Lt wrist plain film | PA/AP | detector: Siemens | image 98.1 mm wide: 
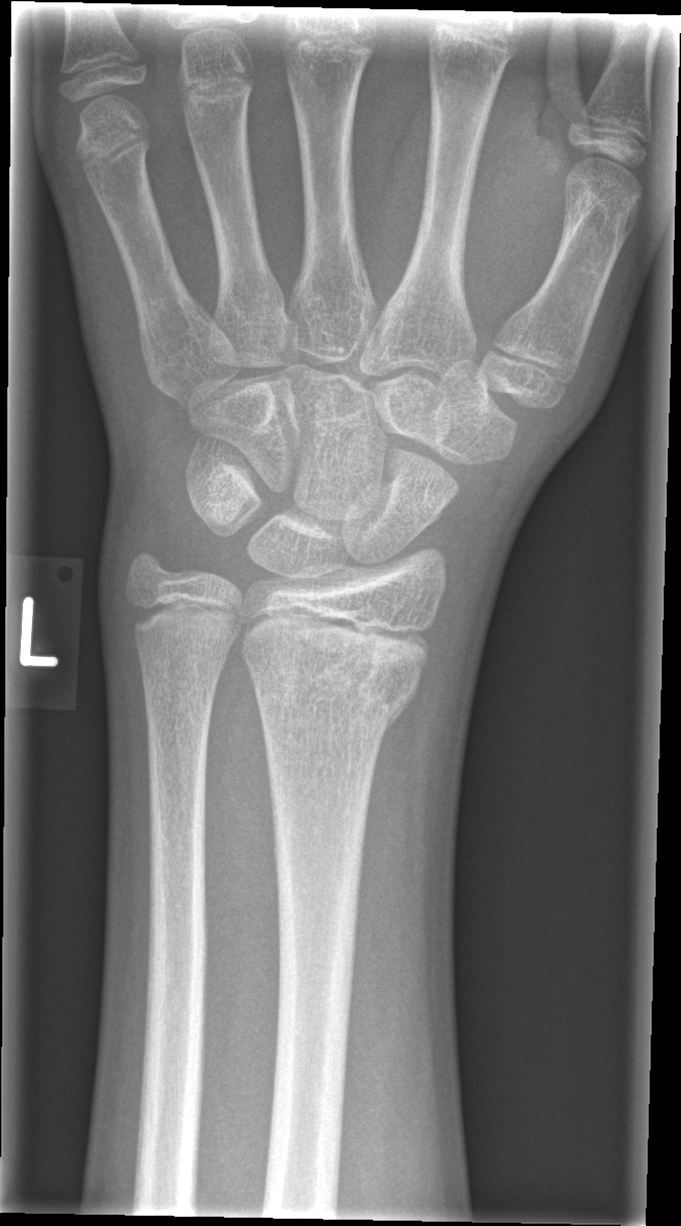 FINDINGS — (boxes as x1,y1,x2,y2 (top-left / bottom-right, pixel units)) Bone fracture identified at 244 651 431 739. AO/OTA classification: 23r-M/2.1.
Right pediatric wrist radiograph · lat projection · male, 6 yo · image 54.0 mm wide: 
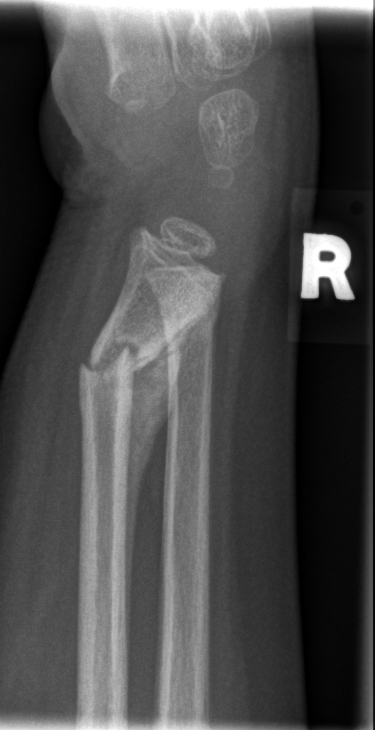

Findings: Periosteal reaction: <122,307>-<210,658>; <208,311>-<219,637>. Fracture identified at <76,332>-<160,397>; <157,285>-<222,340>. Decreased bone density (osteopenia).
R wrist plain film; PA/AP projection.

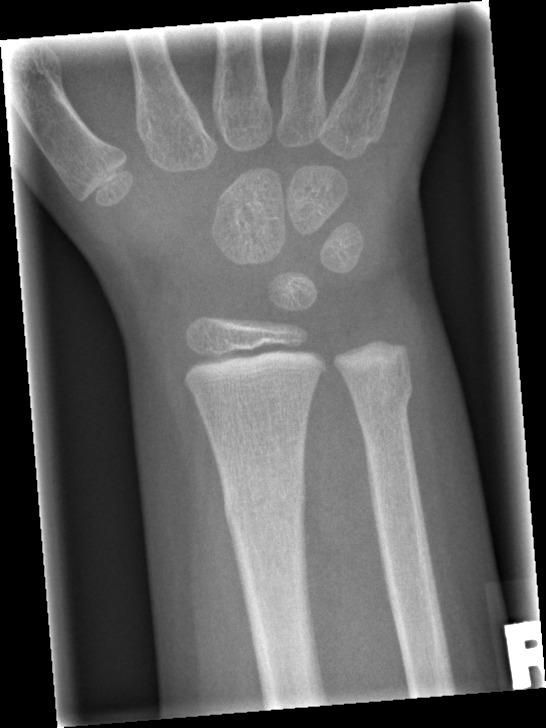

(bounding boxes in image-pixel xyxy)
AO code: 23-M/2.1
Bone fracture: 220 470 312 533; 351 381 416 430
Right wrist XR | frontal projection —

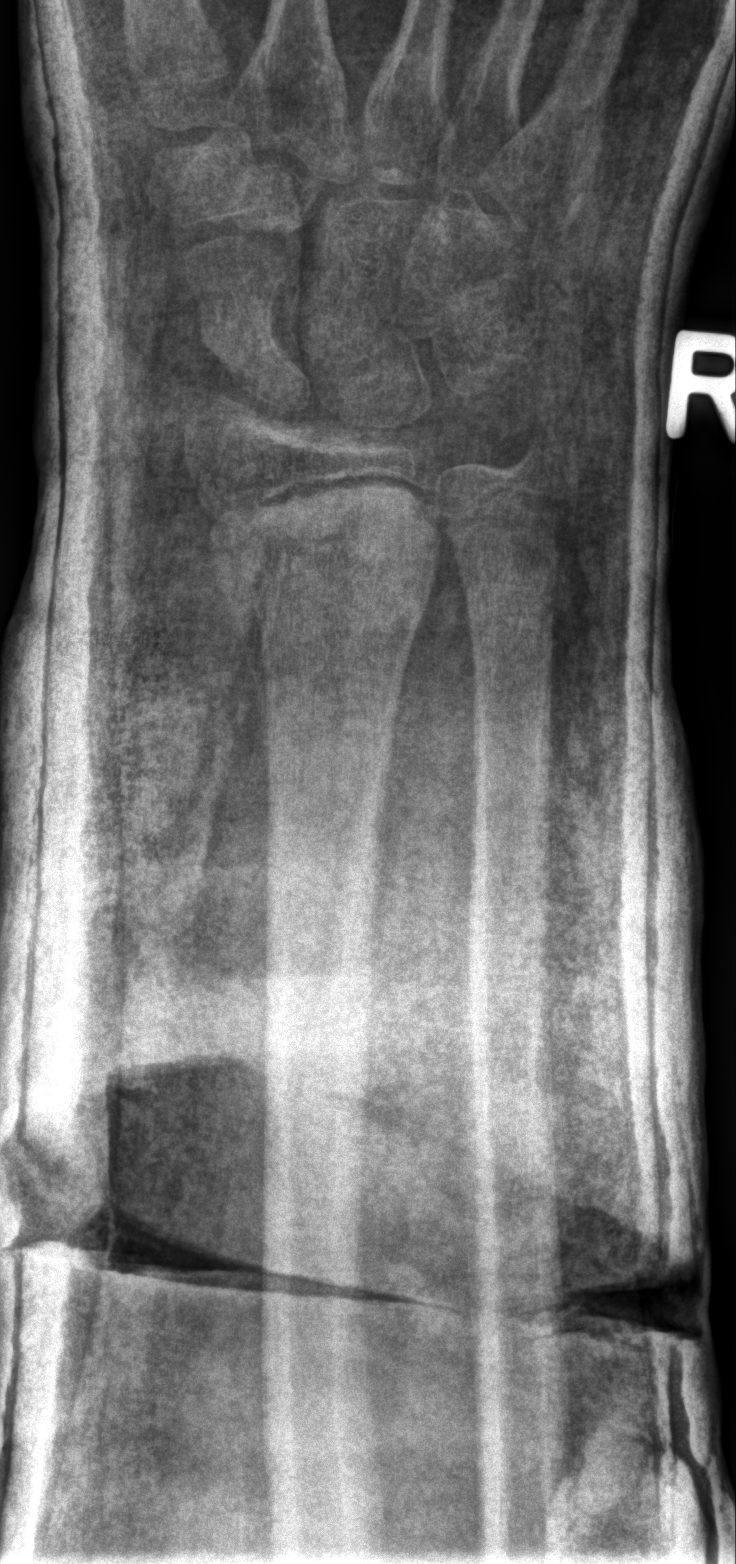
{
  "ao": "23r-E/2.1",
  "fracture": "1 @ [207, 478, 446, 691]"
}
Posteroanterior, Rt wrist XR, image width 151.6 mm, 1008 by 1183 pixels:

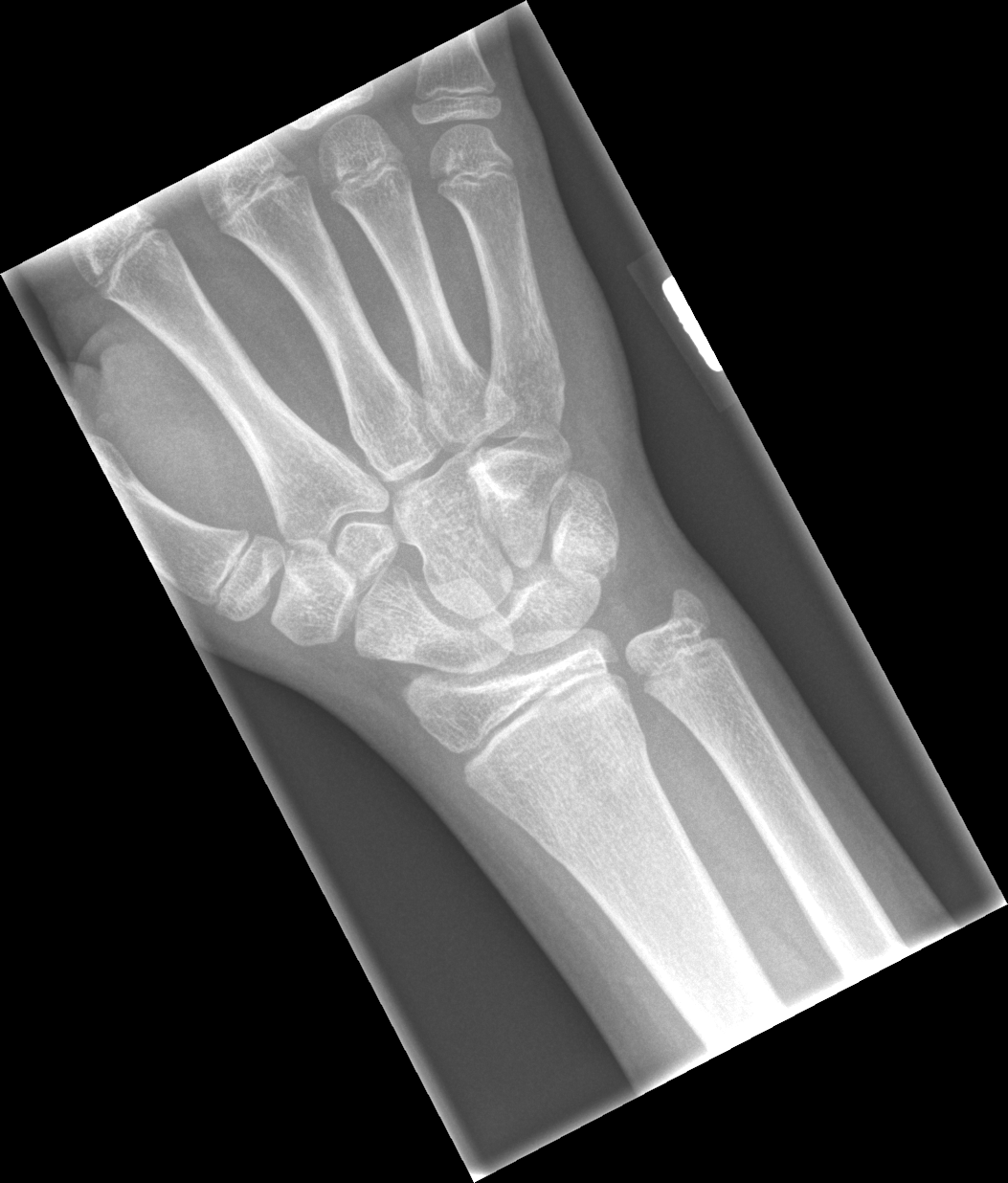

Findings: (coordinates are [x1, y1, x2, y2] in image pixels) Fracture identified at [514, 699, 654, 875].

_TASK INSTRUCTIONS_: Output the line that contains "Right wrist XR | frontal projection —" and every subsequent line through the end of the entries, exactly as given, without pictures.

_RESPONSE TO THE EXERCISE_:
Right wrist XR | frontal projection —

{
  "ao": "23r-E/2.1",
  "fracture": "1 @ [207, 478, 446, 691]"
}
Posteroanterior, Rt wrist XR, image width 151.6 mm, 1008 by 1183 pixels:


Findings: (coordinates are [x1, y1, x2, y2] in image pixels) Fracture identified at [514, 699, 654, 875].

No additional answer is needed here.